ZeroTrail: Zero-Shot Trajectory Control Framework for Video Diffusion Models
Abstract
Recent large-scale text-to-video diffusion models demonstrated striking capability in synthesizing realistic clips, yet achieving effective control over objects' motion trajectories remains a challenging task. Prior attempts either required model-specific architecture modifications and costly training, or relied on zero-shot attention masks with limited effectiveness, or stacked multiple rounds of test-time latent optimization, achieving modest controllability at high computational cost and long running time. In this study, we introduce ZeroTrail, a novel zero-shot, tuning-free framework that equips video diffusion models with superior trajectory controllability without requiring alteration to the model architecture or incurring excessive inference time in multiple rounds. Our framework is composed of two key components: (i) a Trajectory Prior Injection Module (TPIM), which embeds the desired path into latent features through a single round of test-time training, and (ii) a Selective Attention Guidance Module (SAGM), which amplifies or attenuates cross-frame attention dynamically to reinforce the injected prior and preserve spatiotemporal coherence.
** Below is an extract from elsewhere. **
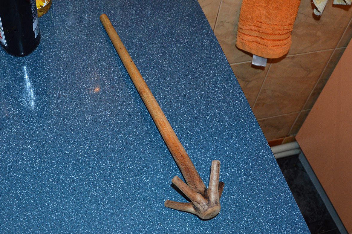 Джуруляк от Ботевград, България. Изработен е от стъблото на елха, като са използвани естествените разклонения на стъблото.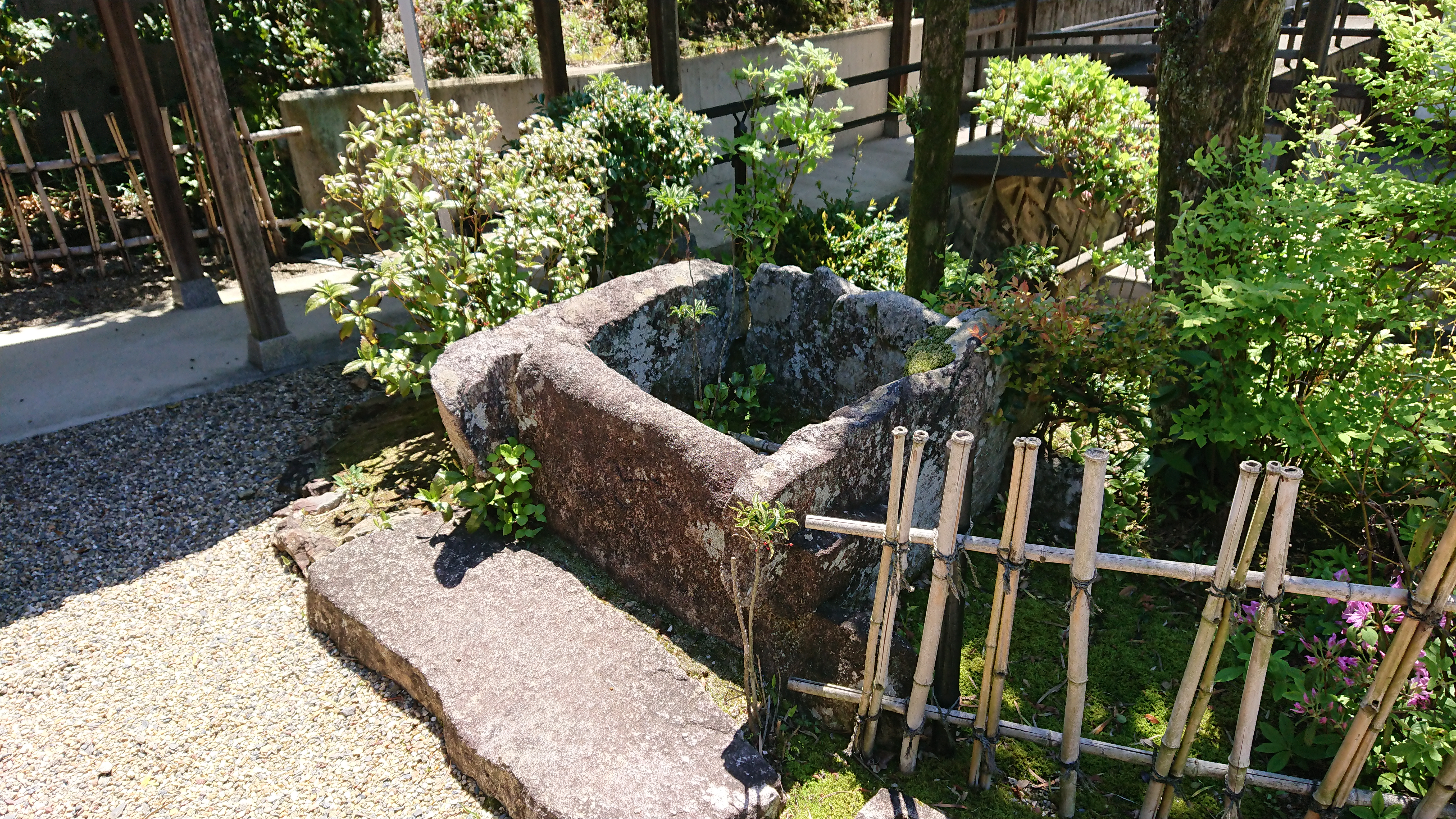 高蔵寺に存在する子安の井戸というもの

Our framework is modular and requires no architectural modification, allowing it to be adapted to video diffusion models without requiring alterations to model architectures or additional training. Extensive experiments demonstrate that our framework consistently outperforms existing methods, accurately steering objects along complex trajectories while maintaining video diffusion models' ability to generate high-quality, consistent videos.